I think all that talk, and it seems to crop up every election time like it is some brand new idea, of a third party, is a bunch of bunk. Anybody with enough prestige to be a credible candidate is not going to throw it all away by running at the head of a third party ticket. I pretty much agree with you about the tea party. I think they have lost their invincibility and some republicans dare to speak against them now, but not too loud and not too long. We may see a small split in them between the more pragmatic and the more idealistic, but really no big deal. Liberals like me have long been looking at the Republican party and looking for a rupture, but I really think nothing like that is going to happen, and the dems are scared shitless of the reps and they will all hang together lest they all hang separately.

I am always a bit puzzled at fans of gridlock. To truly believe in gridlock I think you would have to believe that any change would be bad, and if any change would be bad, then we must currently have the best possible government at this very moment, yet most gridlockers don’t seem to feel that way either.


What I have been reading lately agrees with what that Irish lady was saying.
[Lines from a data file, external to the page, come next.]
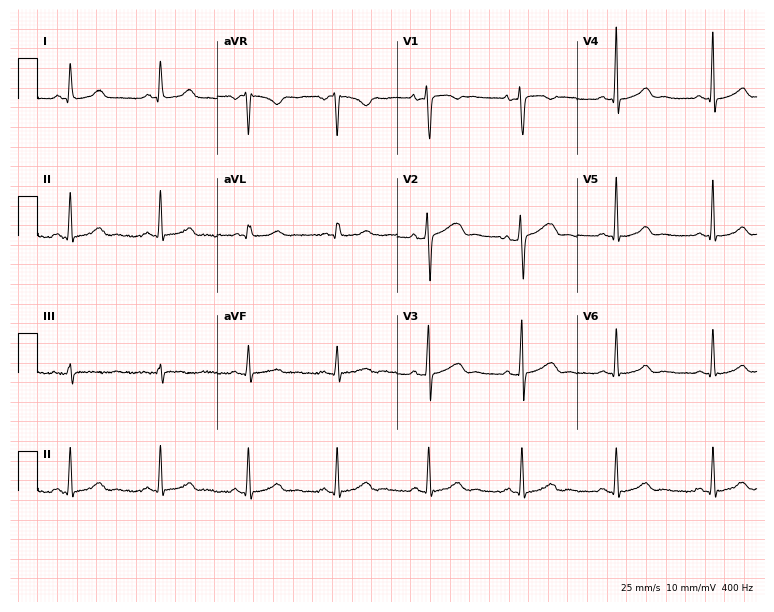
Resting 12-lead electrocardiogram (7.3-second recording at 400 Hz). Patient: a 43-year-old woman. Read as a normal ECG.
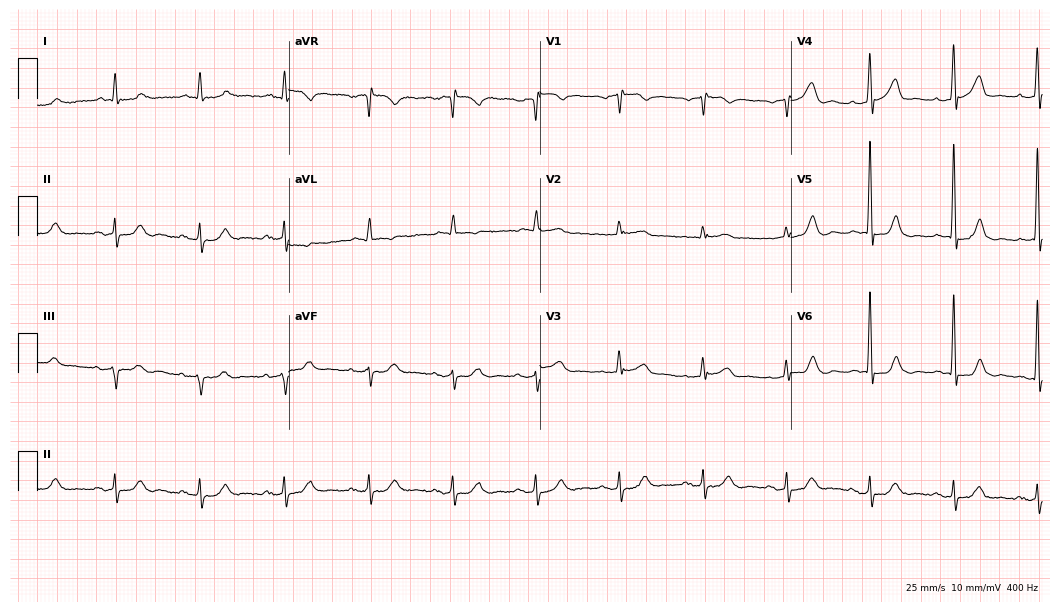
12-lead ECG (10.2-second recording at 400 Hz) from a 76-year-old man. Screened for six findings — first-degree AV block, right bundle branch block, left bundle branch block, sinus bradycardia, atrial fibrillation, sinus tachycardia — none is recorded. Findings outside these six are not listed.
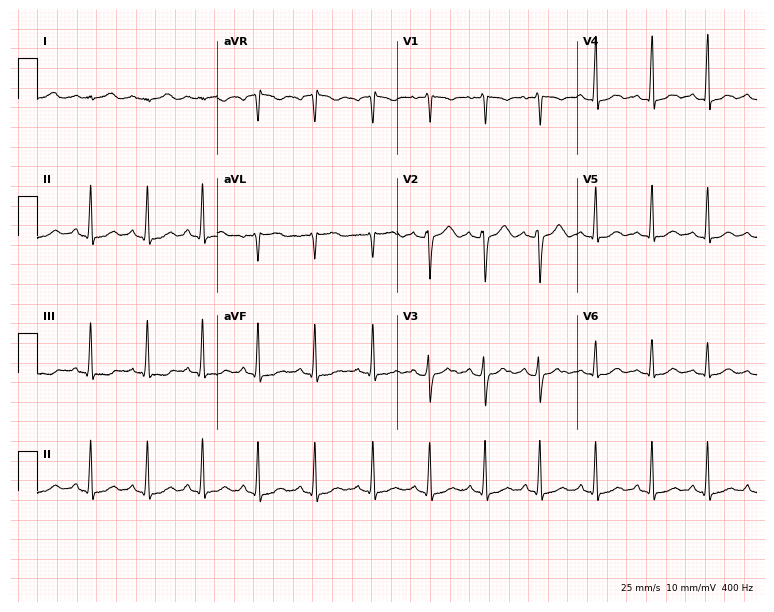
Resting 12-lead electrocardiogram. Patient: a woman, 20 years old. The tracing shows sinus tachycardia (a sinus rate of 100 beats per minute or more).
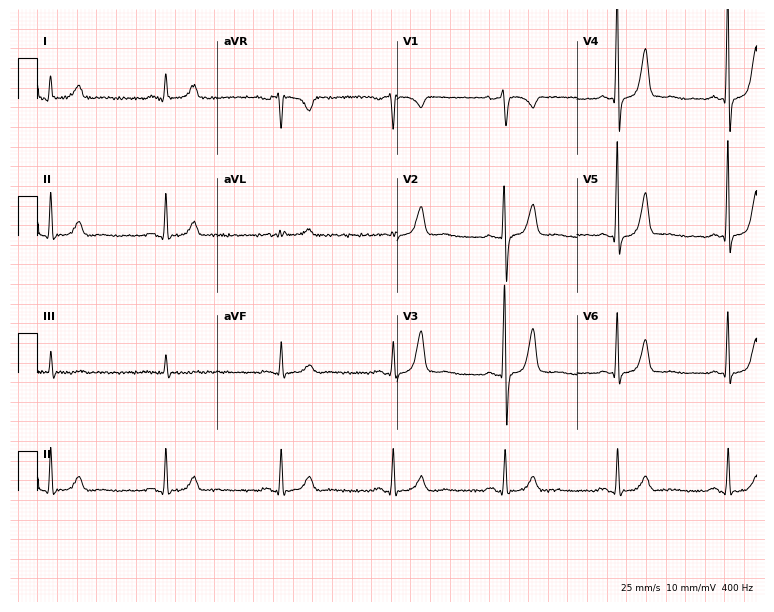
12-lead ECG from a man, 48 years old. Screened for six findings — first-degree AV block, right bundle branch block (RBBB), left bundle branch block (LBBB), sinus bradycardia, atrial fibrillation (AF), sinus tachycardia — none is recorded. Findings outside these six are not listed.
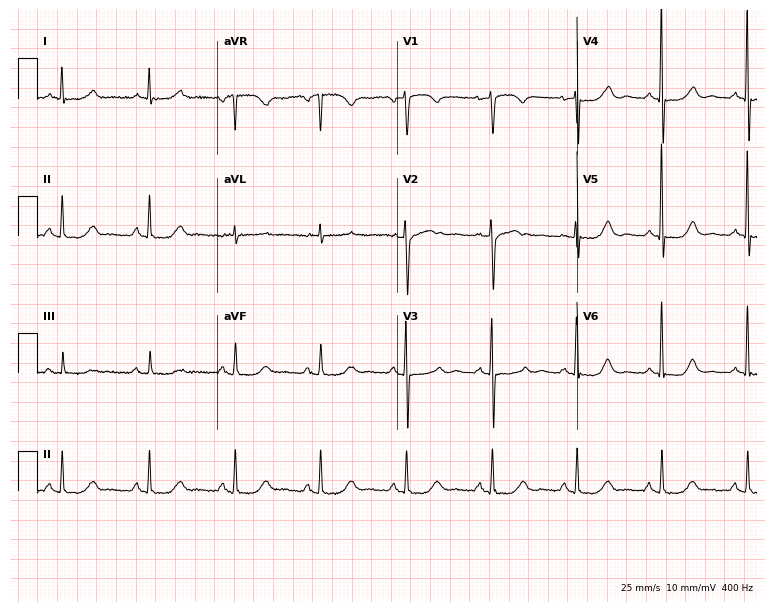
ECG (7.3-second recording at 400 Hz) — a 64-year-old female patient. Labelled as a normal ECG.
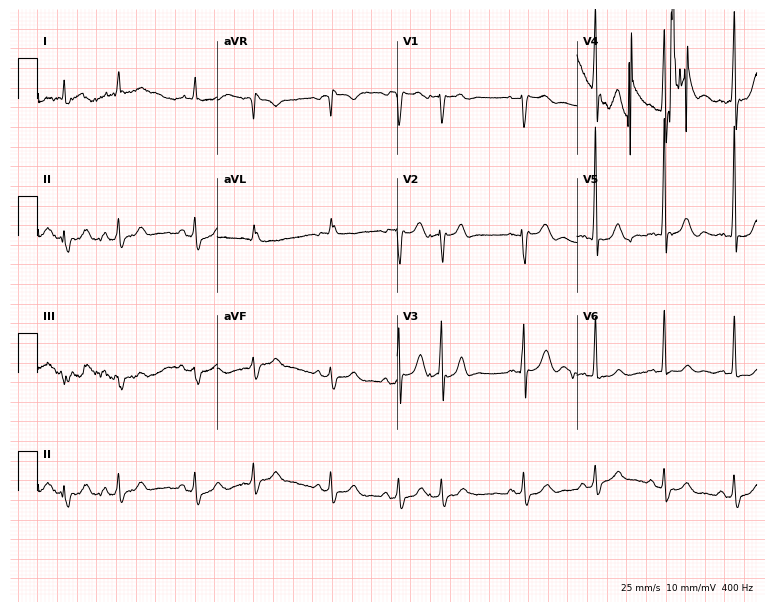
ECG (7.3-second recording at 400 Hz) — a 74-year-old male. Screened for six findings — first-degree AV block, right bundle branch block, left bundle branch block, sinus bradycardia, atrial fibrillation, sinus tachycardia — none is recorded.

Before the protestant revolution in England, it was sort of feudal with lords owning manors and the peasants living there were more or less his property, but it also meant that he was responsible for their welfare, and he would build up points towards heaven by being nice to them. I think that was mostly lip service and I don’t think anybody was very nice to them in practice, but at least they got that lip service, and some food. After the revolution they were seen as lazy bums, and not really God’s elite, otherwise why would they be poor, so they were shoved into workhouses.

Later on with the industrial revolution they were needed to stoke the factory fires, so they were fed a bit, and actually were able to gather some power and form unions and get better wages and claw their way into the middle class. Lately though the middle class is fading and they are falling back into poverty and anymore nobody needs them to stoke the factory fires or do chores around the manse, nobody needs them for anything, so nobody even wants to feed them anymore.

Wasn’t Ayn Rand’s answer to who will feed the poor, to say that you can if you want to, implying that the questioner was a soft collectivist and a bleeding heart. But what happens when the questioner sees the light, indeed when everybody does? Who feeds the poor then?